A Dataset and a Technique for Generalized Nuclear
Segmentation in Histological Images
Nuclear segmentation in digital microscopic tissue images can enable extraction of high quality features for nuclear morphometric and other analyses in computational pathology. However, conventional image processing techniques such as Otsu and watershed segmentation do not work effectively on challenging cases such as chromatin-sparse and crowded nuclei.
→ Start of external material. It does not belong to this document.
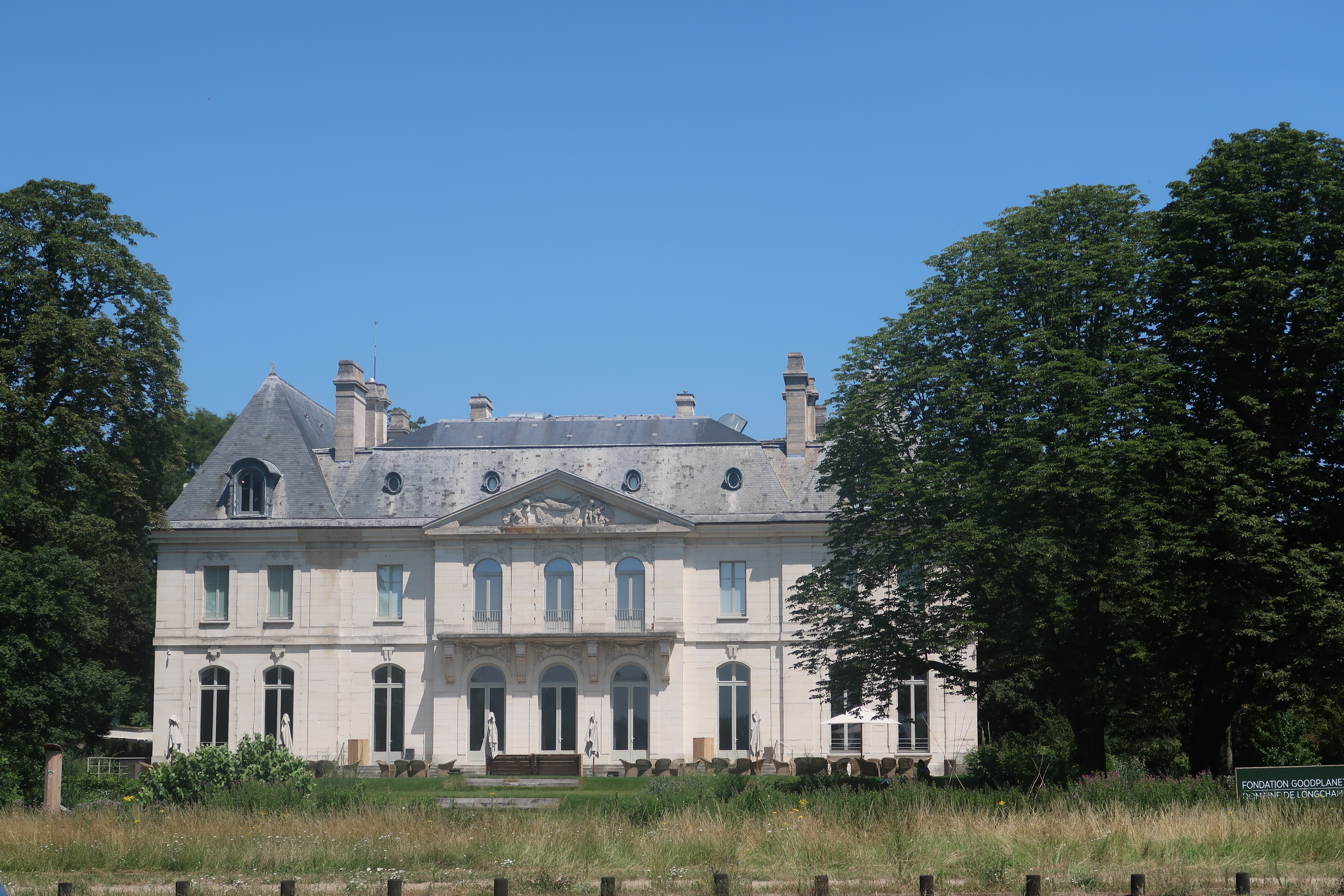 Château de Longchamp, bâtiment de la fondation GoodPlanet (bois de Boulogne, Paris, 16e).

In contrast, machine learning-based segmentation techniques are able to generalize over nuclear appearances. However, training machine learning algorithms require datasets of images in which a vast number of nuclei have been annotated. Publicly accessible and annotated datasets along with widely agreed upon metrics to compare techniques have catalyzed tremendous innovation andprogress on other image classification problems, particularly in object recognition. Inspired by their success, first, we introduce a large publicly accessible dataset of H&E stained tissue images with painstakingly annotated nuclear boundaries. The quality of the annotations was validated by a medical doctor. Because our dataset includes a diversity of nuclear appearances from several patients, disease states, and organs, techniques trained on it are likely to generalize well and work right out-of-the-box on other H&E stained images. Second, we also propose a new metric to evaluate nuclear segmentation results that penalizes object- and pixel-level errors in a unified manner, unlike previous metrics that penalize only one or the other type of error. Finally, we propose a segmentation technique based on deep learning that lays special emphasis on identifying nuclear boundaries, including those between crowded nuclei. Consequently, our technique works well on diverse test images.